# Text for t-shirts sites



## alltshirts4you (Jun 9, 2006)

I just have started my t-shirts business, and have found the problem.

One of the main issue for successful T-shirts website is SEO.
http://www.t-shirtforums.com/showthread.php?t=1849

But what I can write about single T-shirt?
I can write down only general description for a group of t-shirts.

Can you tell, what tect content do you use for SEO optimization?
Where is this content placed (what pages: item page, category page, articles, manufactures...)?


----------



## Rodney (Nov 3, 2004)

> But what I can write about single T-shirt?


Describe the t-shirt as if you were describing it to a blind person. Text on the t-shirt, design on the t-shirt, color, size, inspiration for the design, what it means, etc etc.

All the words you use to describe it will not only help the BUYER of the t-shirt decide if they want it or not, it will also help the search engines find you for more relevant phrases.



> Where is this content placed (what pages: item page, category page, articles, manufactures...)?


Just look at a dozen t-shirt sites. They are all done about the same. The homepage has pictures of the t-shirts, maybe a description of the site/t-shirts theme, the product pages have a description of that product and all other product details, etc.


----------



## MotoskinGraphix (Apr 28, 2006)

alltshirts4you said:


> I just have started my t-shirts business, and have found the problem.
> 
> One of the main issue for successful T-shirts website is SEO.
> http://www.t-shirtforums.com/showthread.php?t=1849
> ...


You dont write about your one simple t-shirt. You are trying to capture an audience and really search engine spiders. Go to the top t-shirt sites that come up when you google t-shirts. Right click your mouse on thier title page...usually the first main page. In the drop down box click view source. It will show you all the hidden code within that title page. You are looking for the keywords...they will be there...this is your starting point. A title page with a title and keywords.


----------



## adoptivemom1 (Jun 14, 2009)

Thanks for this bit of advice! I will try that!


----------



## toymachiner62 (Sep 28, 2009)

Creating a blog and linking it to your site will really help your SEO. Spiders crawl blogs often since their content is updated often.


----------



## offensivefun (Nov 1, 2009)

A really great idea is making a Squidoo account and promote your shop. It works for me.


----------



## muneca (Sep 30, 2008)

Hey Alexander, 

Good question.


----------



## benthomas (Oct 29, 2009)

Hi,

Linking your blog to your website is always a good idea.
It really brings that extra traffic you need.

Regards
Ben Thomas


----------



## ChapterTEE (Nov 17, 2009)

Thank heap for all advice. I will build my own blog.


----------



## mokothemonkey (Sep 21, 2009)

Well, make funny descriptions like they do on thinkgeek (my favorite t-shirt site other than my own). It makes it enjoyable to just surf through the different t-shirts and has actually become a hobby of mine. Describe it to the best of your ability, what kind of tee it's on, how it's pressed, who it's made by, everything!

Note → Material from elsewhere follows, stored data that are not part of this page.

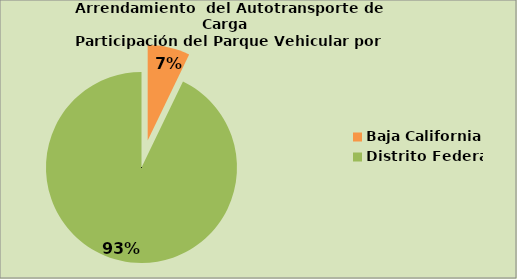
| Category | Series 0 |
|---|---|
| Baja California | 7.148 |
| Distrito Federal | 92.818 |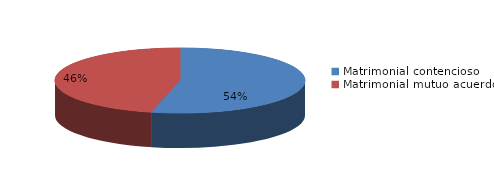
| Category | Series 0 |
|---|---|
| 0 | 227 |
| 1 | 196 |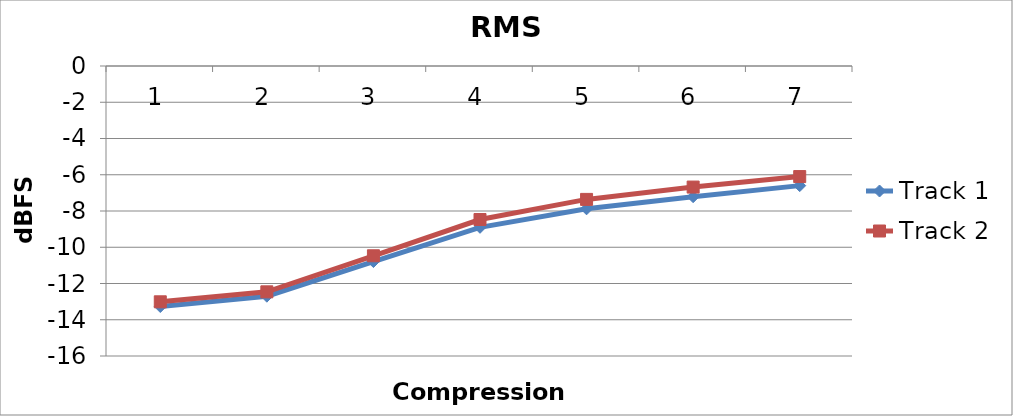
| Category | Track 1 | Track 2 |
|---|---|---|
| 0 | -13.27 | -13.01 |
| 1 | -12.7 | -12.46 |
| 2 | -10.79 | -10.47 |
| 3 | -8.9 | -8.47 |
| 4 | -7.88 | -7.36 |
| 5 | -7.21 | -6.68 |
| 6 | -6.6 | -6.1 |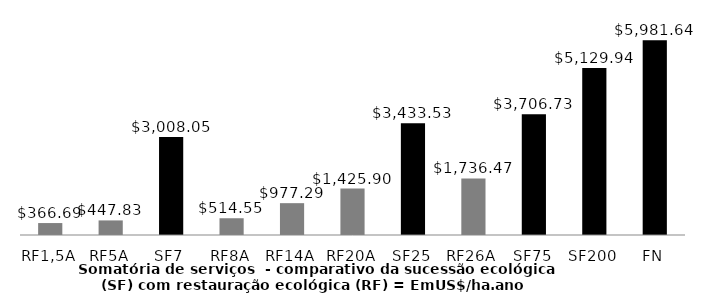
| Category | Series 0 |
|---|---|
| RF1,5A | 366.69 |
| RF5A | 447.831 |
| SF7 | 3008.05 |
| RF8A | 514.551 |
| RF14A | 977.287 |
| RF20A | 1425.903 |
| SF25 | 3433.53 |
| RF26A | 1736.475 |
| SF75 | 3706.73 |
| SF200 | 5129.94 |
| FN | 5981.644 |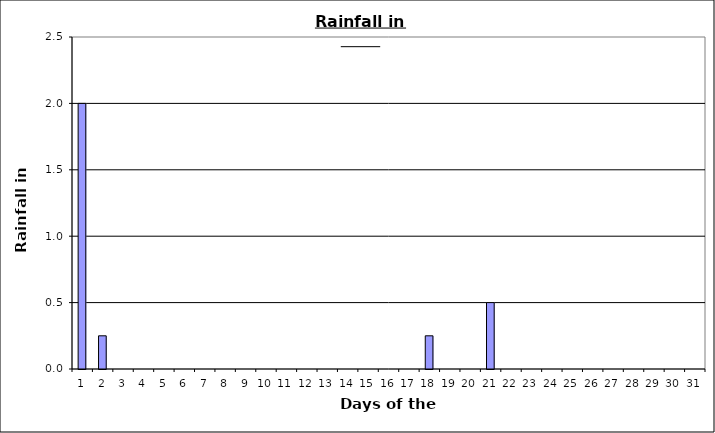
| Category | Series 0 |
|---|---|
| 0 | 2 |
| 1 | 0.25 |
| 2 | 0 |
| 3 | 0 |
| 4 | 0 |
| 5 | 0 |
| 6 | 0 |
| 7 | 0 |
| 8 | 0 |
| 9 | 0 |
| 10 | 0 |
| 11 | 0 |
| 12 | 0 |
| 13 | 0 |
| 14 | 0 |
| 15 | 0 |
| 16 | 0 |
| 17 | 0.25 |
| 18 | 0 |
| 19 | 0 |
| 20 | 0.5 |
| 21 | 0 |
| 22 | 0 |
| 23 | 0 |
| 24 | 0 |
| 25 | 0 |
| 26 | 0 |
| 27 | 0 |
| 28 | 0 |
| 29 | 0 |
| 30 | 0 |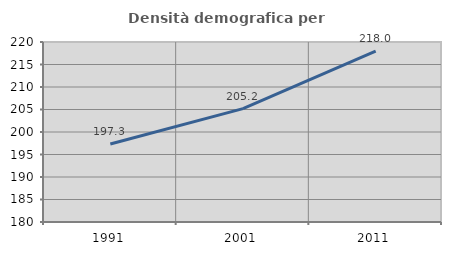
| Category | Densità demografica |
|---|---|
| 1991.0 | 197.32 |
| 2001.0 | 205.193 |
| 2011.0 | 217.987 |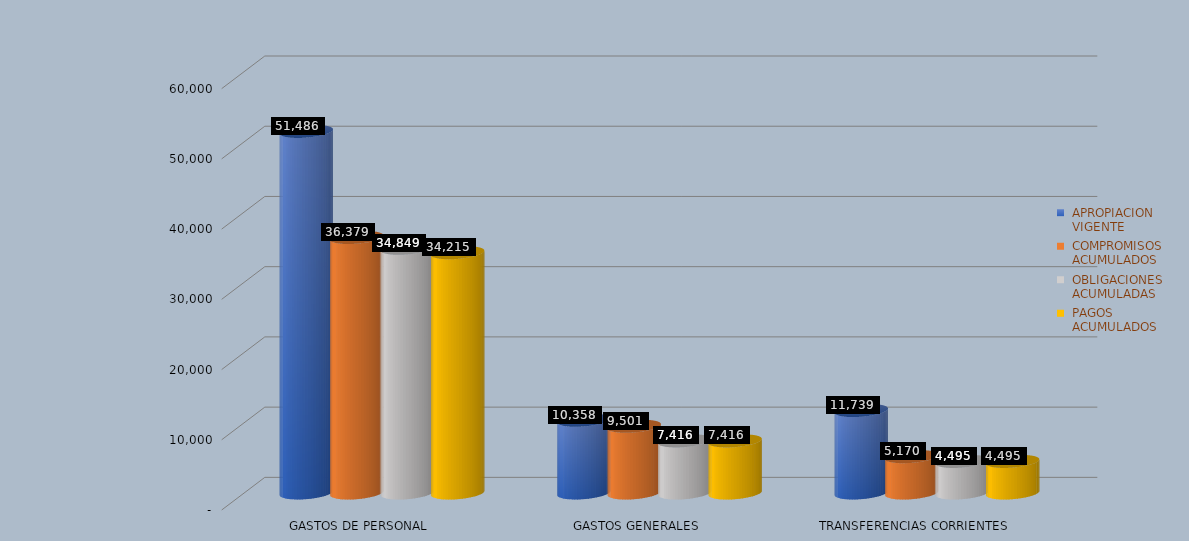
| Category |  APROPIACION
 VIGENTE |  COMPROMISOS
 ACUMULADOS |  OBLIGACIONES
 ACUMULADAS |  PAGOS
 ACUMULADOS |
|---|---|---|---|---|
| GASTOS DE PERSONAL | 51485.706 | 36378.64 | 34848.762 | 34215.227 |
| GASTOS GENERALES | 10357.915 | 9500.787 | 7416.14 | 7416.14 |
| TRANSFERENCIAS CORRIENTES | 11739.403 | 5170.255 | 4494.732 | 4494.732 |

And another seo tip is too get links to your site. This helps with the pr and bumps you up a bit. Also have a good title!


----------



## lincolnapparel (Nov 21, 2009)

What I've been doing so far is writing a little backstory about what inspired me to create the design and how I made it - I think that that's important for artistic T-shirts like mine.

Of course, I add info about the color of the shirt, the brand, what print method (in my case screen printing), that kind of thing.

For SEO purposes, it's important to sprinkle keywords that people are going to use to find your shirts within the text of the page - but don't overdo it, make it so that the text sounds "normal" to a human. This can sometimes be the most difficult part, since the way search engines read pages is different from a human. 

Of course, backlinks are important too, that's something that takes time and that I'm still working on.


----------